── Source records ──

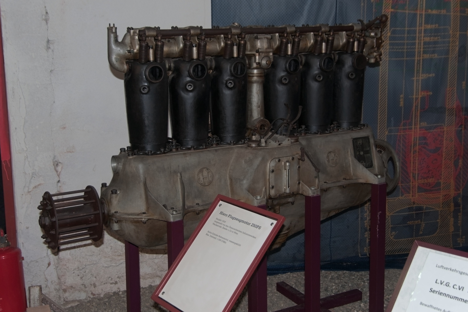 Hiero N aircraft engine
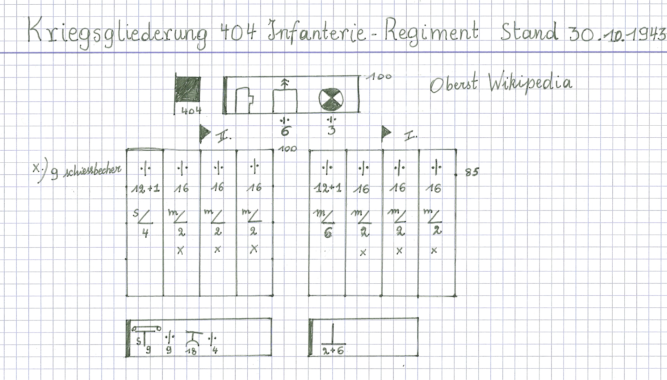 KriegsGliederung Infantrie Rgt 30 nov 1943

───
── Source records ──

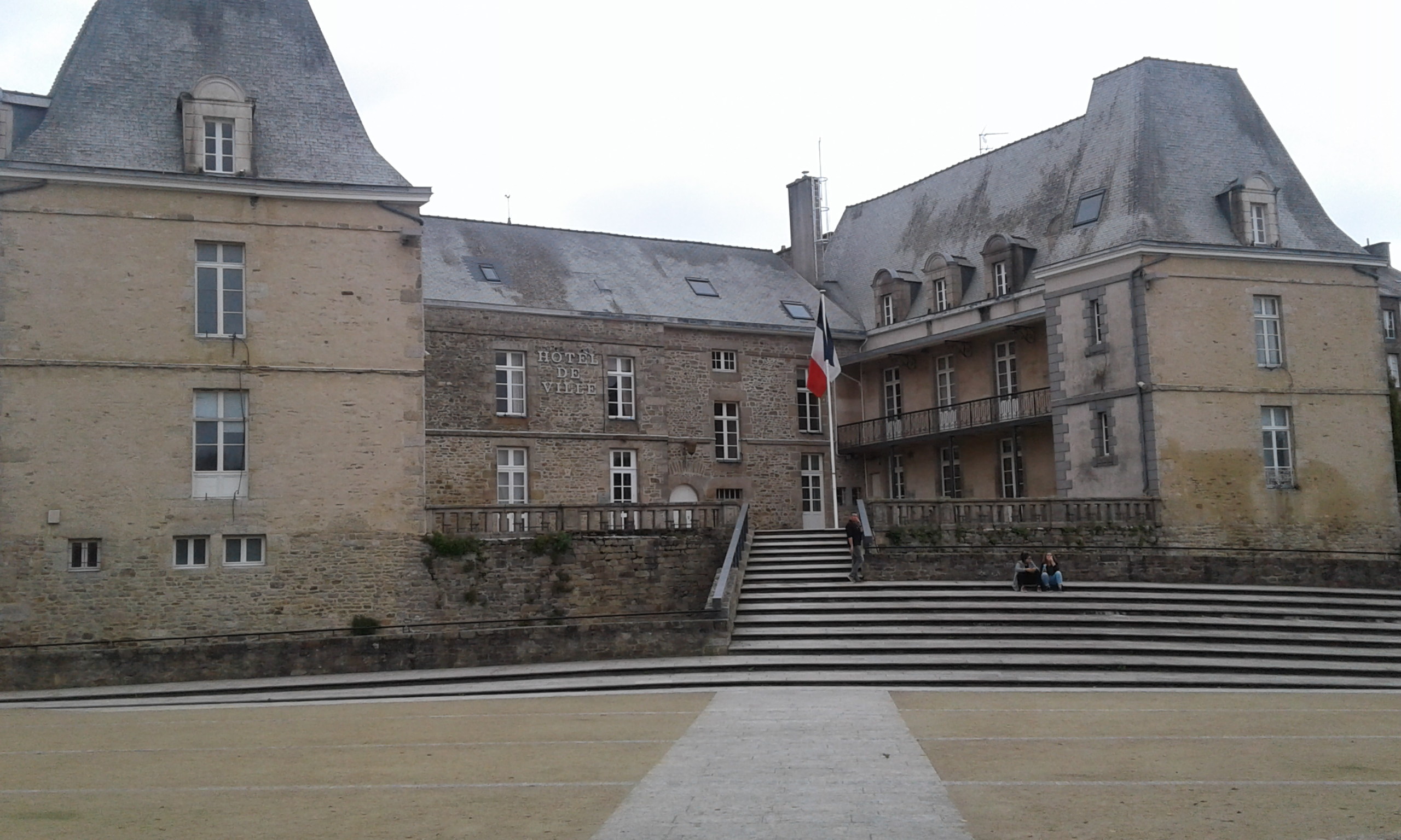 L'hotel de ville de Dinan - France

───

* Task
Please return the material above only from the line that holds "Hiero N aircraft engine" through the line that holds "KriegsGliederung Infantrie Rgt 30 nov 1943", exactly as it stands, ends included and pictures omitted.

* Task output
 Hiero N aircraft engine
 KriegsGliederung Infantrie Rgt 30 nov 1943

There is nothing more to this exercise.